Verliebt ins Böse

Wenn ich an das nächste zu schreibende Kapitel in meinem geheimen Vampirprojekt denke, schleicht sich dieses diabolische Grinsen von ganz allein auf mein Gesicht. Warum machen mir Antagonisten so viel Spaß, ob ich sie schreibe oder lese? Justin Prust fragt heute beim #Autorensonntag auf Instagram, woher diese Liebe für den „Bösewicht“ kommt. Denn es geht mir ganz offensichtlich nicht allein so. Und wenn ich schon ein Poster von Ravic im Arbeitszimmer habe wollte ich meine Gedanken zu dem Thema auch mit euch teilen.

Schon als Kind schauderte ich vor Shere Khan in Disneys Dschungelbuch und seiner ruhigen, höflichen und zugleich absolut bedrohlichen Art, Mowgli nachzuspüren, und war zutiefst beeindruckt. Und Anthony Hopkins‚ Hannibal Lector ist mir das erste, was mir zu „Schweigen der Lämmer“ einfällt, obwohl er nur eine gute Viertelstunde Screentime hat.

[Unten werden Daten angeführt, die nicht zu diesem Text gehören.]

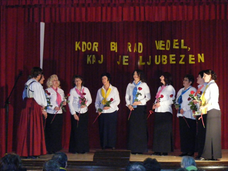 Ženski pevski zbor Dobrnič, november 2007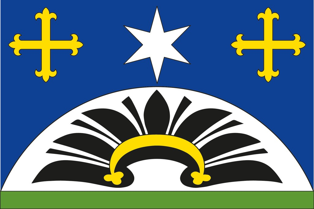 Kadolec, vlajka.

Zunächst mal sorgen Antagonisten für Spannung, denn sie schaffen Probleme. Jeder Antagonist ist der Protagonist seiner eigenen Geschichte und hält sich selbst für den Helden, lautet ein Schreibtipp, um sie dreidimensionaler zu machen – und damit interessanter. Manchmal haben sie auch edle Motive und „nur“ andere Methoden, sind bereit, über Leichen zu gehen. Ja, wenn man beide Seiten irgendwie verstehen kann, das Gefühl hat, wäre nur eine Kleinigkeit schief gegangen, hätte ich auf der anderen Seite gestanden … sorgt das für gutes Drama. Aber manchmal ist es auch einfach faszinierend, im absoluten Bösen zu schwelgen, wenn eine Figur so gar keine Grenzen kennt und sich nicht von Moral und Regeln hemmen lässt. Ein Gedankenexperiment. Katharsis.

Dafür, dass ich Antagonist*innen so mag, kommen erstaunlich wenige bislang in meinen Büchern vor. Sehr häufig sind meine Protagonist*innen mehr ihre eigenen Feinde, müssen etwas in sich überwinden: Mrri seinMisstrauen gegenüber Menschen, Isa ihr Misstrauen gegenüber Menschen … Roland im SF-Projekt kämpft zwar theoretisch gegen ein ganzes ungerechtes System, aber in Wahrheit mit seinen eigenen Ängsten und Minderwertigkeitskomplexen. Die Antagonist*innen sind gar nicht so wichtig oder müssen nicht Anragonist*innen bleiben … oder wenn man die Geschichte andersherum erzählen würde, könnten meine Protagonist*innen auch die Bösen sein (looking at you, Martin!). Ich liebe es, damit zu spielen, denn das Dunkle in uns selbst, gerade jene Faszination ist häufig Kern meiner Geschichten. Gerade No Pflock ist in der Hinsicht komplexer geraten, als ich es je geplant hatte, weil es sich auf viele unterschiedliche Weisen erzählen lassen könnte und wir in den seltensten denen die Daumen drücken würdem, für die wir es hier tun. Allerdings auch die Botschaft, dass wir es bekämpfen müssen und sollen, um ein friedliches Zusammenleben zu ermöglichen. Denn nur, wenn wir uns des Raubtieres bewusst sind, können wir es zähmen.